Leonardo revela ainda que o Fundo de Saúde do Exército cobre a implantação de lentes intra-oculares convencionais no valor aproximado de R$ 300. O gerente do centro oftalmológico explica ainda como foi feita a negociação com o Exército para incluir os procedimentos mais caros no rol de procedimentos do convênio militar. Ele diz: “Na época, a gente ofereceu esse pacote para o coronel Guedes, que tava lá, a gente tentou formalizar o pacote desde a lente básica até a lente mais superior. Dependendo do fato da necessidade do paciente, então o paciente ia ser encaminhado pro médico do Fusex pra ver se realmente tinha necessidade de usar aquela lente melhor, lente de primeira linha. E aí, ele retornaria e diria ‘tudo bem, esse daqui tem condições, perfil para utilizar essa lente’, ou o próprio convênio, o próprio Fusex autorizava esse material. Aí não sei em que situação tudo isso poderia chegar, se a gente poderia tentar continuar com essa proposta, ou não, não sei se há interesse. Porque realmente, é uma coisa superior, isso ultrapassa aquilo que normalmente os convênios pagam. O convênio paga aquilo que é necessário pro paciente. Então essas lentes são mais que necessárias, ela dá um conforto maior, um luxo maior, então é uma coisa mais sofisticada, e normalmente os convênios não autorizam. Aí teria que sentar para negociar”.
No final da conversa, o subtenente Reis explica que o general Adhemar junto com outros oficiais fez uma visita ao CBV meses antes da cirurgia ser realizada. Na época, o centro mantinha contrato de prestação de serviços com o Exército, mas passava por um período de diferença de contrato, porque o CBV tinha valor mais alto que os demais centros credenciados. A comitiva foi conhecer os serviços que o centro oferecia. Na época, o convênio foi renovado e o CBV conseguiu inserir procedimentos que não estavam previstos no contrato.
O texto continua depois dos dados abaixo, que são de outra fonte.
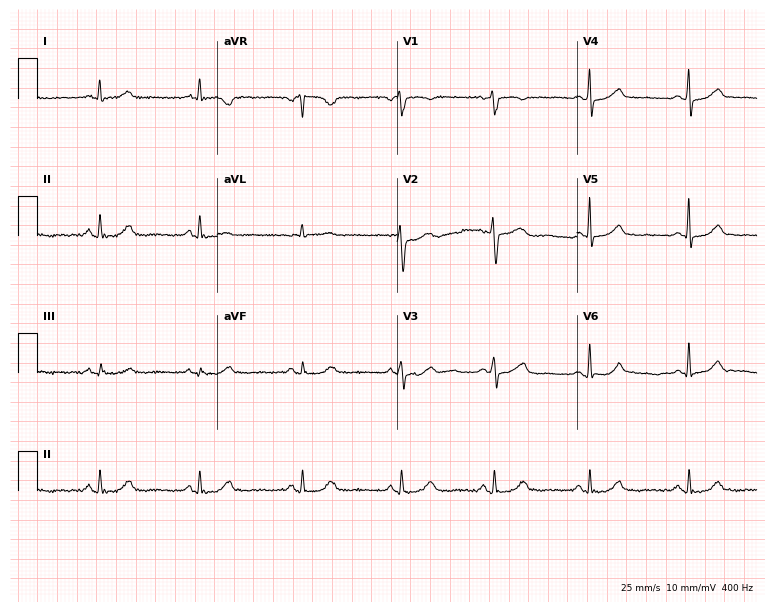
12-lead ECG from a female patient, 52 years old (7.3-second recording at 400 Hz). No first-degree AV block, right bundle branch block, left bundle branch block, sinus bradycardia, atrial fibrillation or sinus tachycardia recorded for this tracing.

Motivações para a denúncia
Apesar de ter informado que era funcionário do gabinente do comandante do Exército, Davi Reis servia no Batalhão de Polícia do Exército de Brasília e é ex-integrante do quadro de funcionários do Hospital Geral de Brasília (HGeB), atual Hospital Militar de Área de Brasília.
A denúncia veio à tona quando o subtenente Davi Reis revelou o esquema ao responder a uma série de inquéritos instaurados pela Justiça Militar. Ele estava sendo investigado por ter gravado uma conversa sua com o general Adhemar, na qual o superior faz declarações homofóbicas contra o casal de sargentos gays Laci Marinho de Araújo e Fernando Alcântara. Em um dos inquéritos, Davi foi acusado de corrupção passiva e enriquecimento ilícito. Ele era integrante de um time de futebol de funcionários do Hospital Militar e teria pedido patrocínio para a compra de material esportivo e camisetas para o grupo.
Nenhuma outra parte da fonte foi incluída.